25 Feb 2022
Existing DNN frameworks manages the DNN operators in a data flow graph. The library (e.g. PyTorch) schedules each operator individually and relies on the hardware scheduling (e.g. cuDNN) to exploit parallelism within operators. This two-layer scheduling scheme works well only when the kernel launching time is largely negligible compared to execution time and when there is sufficient intra-operator parallelism to saturate all processing units, but precludes opportunities to run multiple operators in parallel on the same GPU.
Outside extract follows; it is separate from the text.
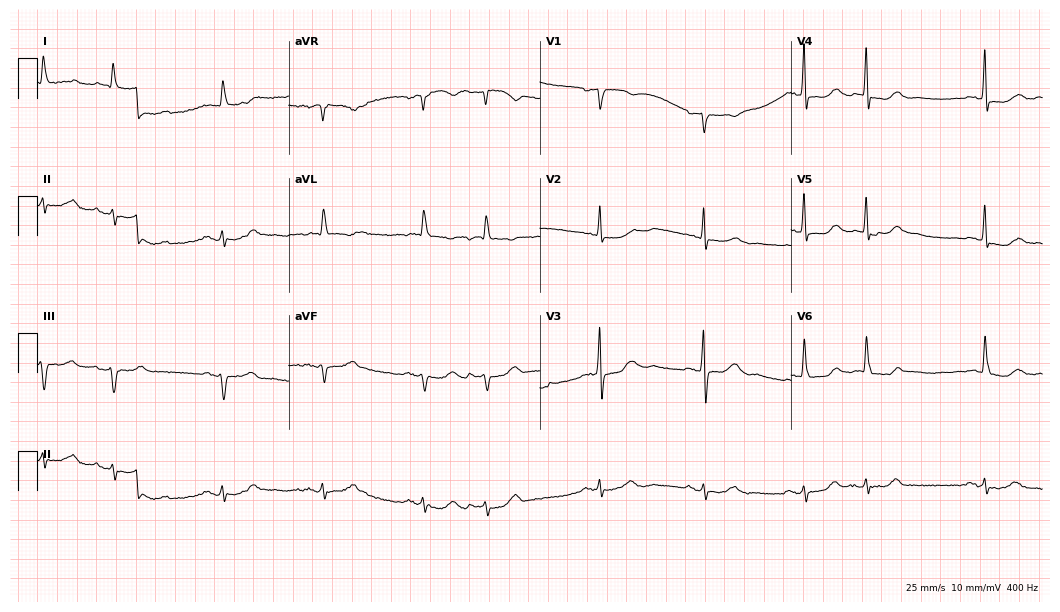
Standard 12-lead ECG recorded from a man, 85 years old (10.2-second recording at 400 Hz). Read as a normal ECG.

Rammer is a deep learning compiler aimed to unify the inter- and intra-operator scheduling. It defines each DNN operator as rOperator and splits the rOperators into rTasks. A rTask is the smallest unit of scheduling and will run on a single processing unit (e.g., SM in GPU). We can think of rTasks as thread blocks. Rammer also introduces a special rTask, namely barrier rTask, that stalls execution until a set of rTasks has completed. Another abstraction that Rammer provides is rKernels, which corresponds to the actual implementation of rOperators (e.g., if the rOperator is convolution, then rKernel can be matrix multiplication, FFT, etc). Notice that different rKernels will split the rOperator into different rTasks.
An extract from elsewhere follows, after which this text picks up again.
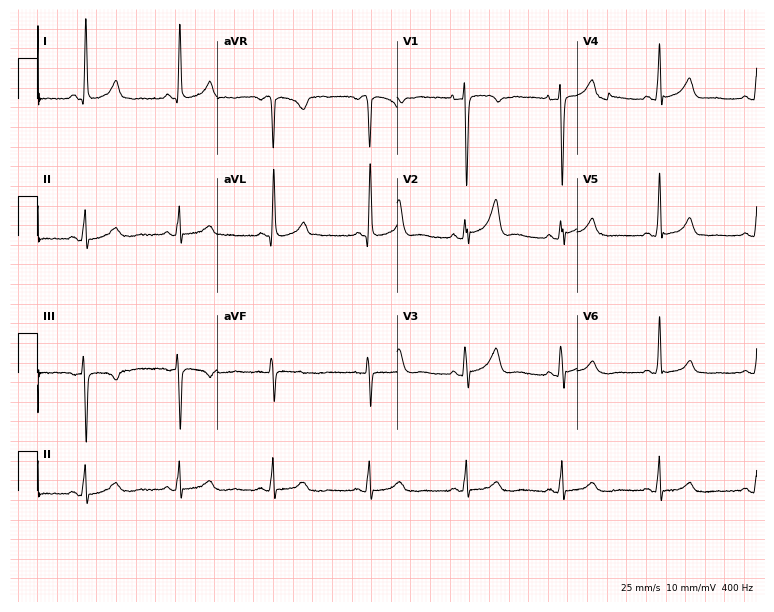
12-lead ECG (7.3-second recording at 400 Hz) from a woman, 58 years old. Screened for six findings — first-degree AV block, right bundle branch block (RBBB), left bundle branch block (LBBB), sinus bradycardia, atrial fibrillation (AF), sinus tachycardia — none is recorded. Findings outside these six are not listed.

Rammer abstracts the hardware as a virtualized parallel device (vDevice, corresponding to GPUs) composed of multiple virtualized execution units (vEU, corresponding to the SMs). This paper achieves single-layer scheduling by assigning rTasks to different vEUs at compile time, and then pin the compiled vEUs on the hardware processing units. From the DNN model, Rammer generates a static execution plan. This plan is broken into multiple parts called rProgram, which is represented as a 2D array of rTasks where the first index represents on which vEU this rTask is assigned to and the second index represents the order in which it will be run on that vEU. Each rProgram runs on a single rDevice. Rammer thereby achieves scheduling over multiple hardware devices (GPUs).
The architecture of Rammer is shown in the figure above. After obtaining the DNN model, Rammer first transforms it to a DFG of rOperators. It does some compile-time profiling to figure out which rKernel is the most efficient through profiling and heuristics. Then the rOperator can be split into rTasks. Rammer uses a Wavefront Scheduling Policy, which is essentially a BFS on the DFG of rOperators. Here wavefront refers to the rTasks that do not depend on any other unscheduled rTasks. The policy iterates through the rTasks in the wavefront and assigns the current rTask to the vEU that becomes available first (based on profiling results). However, if the profiling result shows that assigning the current rTask to the current rProgram does not save execution time, it will put the rTask to a new rProgram that will be run on a different vDevice instead.
Ma, Lingxiao, et al. "Rammer: Enabling Holistic Deep Learning Compiler Optimizations with {rTasks}." 14th USENIX Symposium on Operating Systems Design and Implementation (OSDI 20). 2020.